Existem duas perguntas básicas que o facilitador deve responder a si mesmo. Elas
servem para esclarecer em que área(s) ele tem de tomar cuidado para não limitar a
oportunidade dos participantes de assumirem a responsabilidade pela
aprendizagem.
a) O que torna o papel de facilitador de programas experienciais atrativo para
mim?

As razões pelas quais alguém pode querer trabalhar com treinamentos e/ou
educação experiencial são muitas, e por isso vamos utilizar algumas generalizações
mais comuns para explorar um pouco o assunto.
• o amigo. Quer queos participantes gostem dele. Tem dificuldade de dizer não
para o grupo, e de manter as regras das atividades.
• o ídolo. Quer ser admirado. Tem dificuldades de sair do “papel principal” e dá-lo
para os participantes.
• o professor.

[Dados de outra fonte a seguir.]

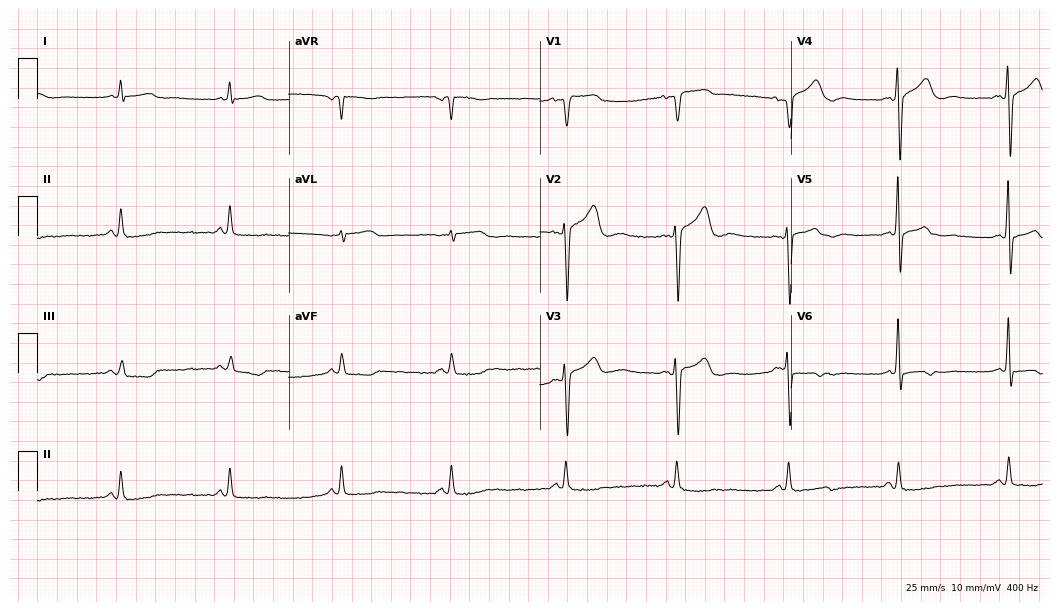
12-lead ECG from a 70-year-old man. No first-degree AV block, right bundle branch block (RBBB), left bundle branch block (LBBB), sinus bradycardia, atrial fibrillation (AF) or sinus tachycardia recorded for this tracing. Only these six findings were labelled.

Quer ensinar, passar conhecimento. Tem de controlar-se para não
começar, inconscientemente, a dar dicas sobre o problema a ser resolvido pelo
grupo.
• o paternalista. Quer proteger os participantes, sofre ao vê-los em dificuldades e
acredita que sabe o que é melhor para eles.
b) Em qual papel eu suporto ou não, o aprendizado auto-responsável?

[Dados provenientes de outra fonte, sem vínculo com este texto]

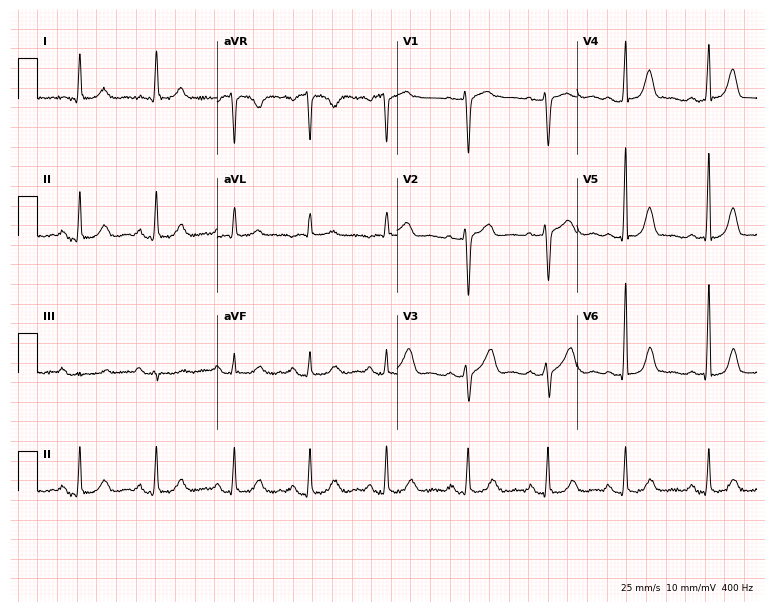
Electrocardiogram (7.3-second recording at 400 Hz), a 56-year-old female patient. Of the six screened findings (first-degree AV block, right bundle branch block (RBBB), left bundle branch block (LBBB), sinus bradycardia, atrial fibrillation (AF), sinus tachycardia), none is recorded.

Um caso interessante, relativo ao aspecto de paternalismo, aconteceu conosco em
Outubro de 2002, durante um seminário para jovens socialmente desajustados em
Berlin.
Nós havíamos instalado um elemento high ropes chamado Postman’s Bridge em
uma floresta. Esta atividade consiste em um sistema de segurança acima de duas
cordas esticadas horizontalmente sobre um obstáculo, no caso um pequeno canyon
com uns 15 metros de profundidade. Os participantes poderiam atravessá-lo,
usando as duas cordas para as mãos e os pés, sendo assegurados por um sistema
de polias. Em um dos grupos, onde a acompanhante era uma professora que já
havia demonstrado algumas características da nossa generalização “paternalista”,
havia um jovem (vamos chamá-lo de Fritz) que, no início da atividade, já tinha
mencionado o quanto ele tinha medo de altura. Quase no fim da atividade, Fritz
havia juntado toda a coragem, e finalmente lá estava ele, no começo de uma
travessia. Ele estava impressionado com o que estava prestes a tentar, mas calmo
e decidido a dar o melhor de si para vencer o desafio. Após caminhar por uns
metros na corda, o chão começou a afastar-se, e na medida que Fritz progredia para
o meio do canyon as dúvidas se apossaram dele.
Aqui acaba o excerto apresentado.